XDCR Inconsistency

k_reid · April 9, 2018, 5:09pm

Hello,

We have 5 nodes running in 3 different data centers with replication set to 3 in each. We use XDCR to keep the data centers consistent with each other. However in one of the data centers we are seeing a a particular document exists but it does not exist in the other 2. Under what circumstances will XDCR not be consistent? Are there any suggestions to fix this problem?

Version: 4.5.1-2844 Community Edition (build-2844)

Thanks,

K

matthew.groves · April 10, 2018, 2:26pm

Hi @k_reid,

I’m not sure if this is related to your problem, but the math isn’t adding up . If you have 3 data centers with replication set to 3 in each, that implies more than 5 total nodes.

How is your XDCR configured? Is it bidirectional between each combination of data centers?

unhuman · April 12, 2018, 8:39pm

I read it as 15 total nodes - 5 in each of 3 datacenters.

You do have to be careful with bi-directional XDCR and how you sync your clusters… Do you XDCR from every cluster to every other cluster? In a ring?

You do need to be careful with simultaneous updates (if you are updating the same document id in each data center) because Couchbase’s conflict resolution may not be something that you should rely on.

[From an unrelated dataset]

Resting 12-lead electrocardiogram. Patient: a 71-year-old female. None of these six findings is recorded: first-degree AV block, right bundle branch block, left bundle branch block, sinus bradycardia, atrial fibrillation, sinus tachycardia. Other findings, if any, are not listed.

k_reid · April 24, 2018, 3:15pm

Yes @unhuman @matthew.groves we use bidirectional replication. It has been recommended that we change our replication to 2 from 3 and we will do this. However, I fail to see how this would cause the issue we are seeing. Any other suggestions are welcome.

Thanks,

-K

k_reid · May 2, 2018, 1:56pm

@ingenthr @vsr1 @daschl Can any of you help with this?

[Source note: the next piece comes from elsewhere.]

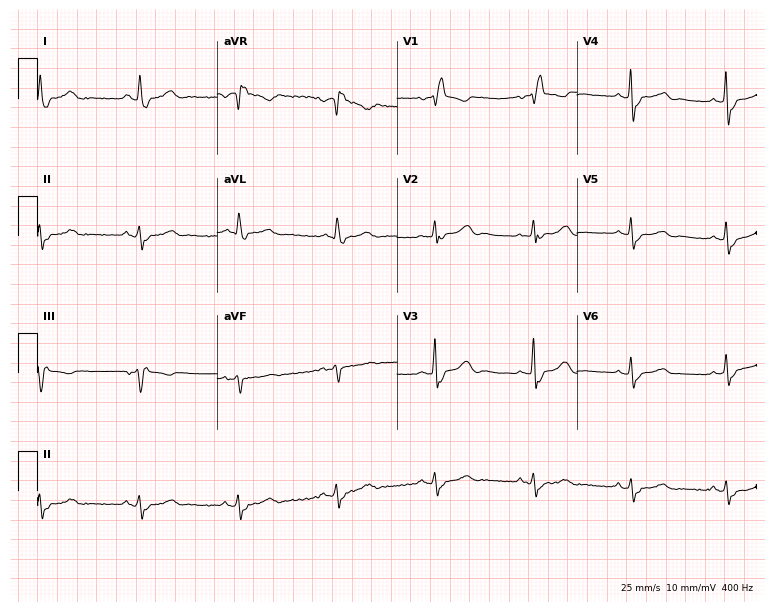
12-lead ECG from an 80-year-old woman. Shows right bundle branch block (RBBB).

ingenthr · May 3, 2018, 1:30am

Assuming the three clusters each of 5 nodes topology @unhuman suggested, I can’t think of any reason a particular document would not replicate to the other clusters. I’d probably recommend verifying the replication is configured as expected. If so, then have a look at the XDCR logs to see if there is a clue.

One common problem, if it is across something like EC2 regions, may be blocked ports. That could cause this. Ports 8091 and 11210 for sure need to be open between the clusters.

Hope that helps!

ysui6888 · May 7, 2018, 6:28pm

@k_reid I am an engineer from xdcr team. It would be helpful if you could attach the goxdcr.log files from all three clusters. It would also help to extract the metadata of the document involved from the cluster where it is present, e.g., through couch_dbdump.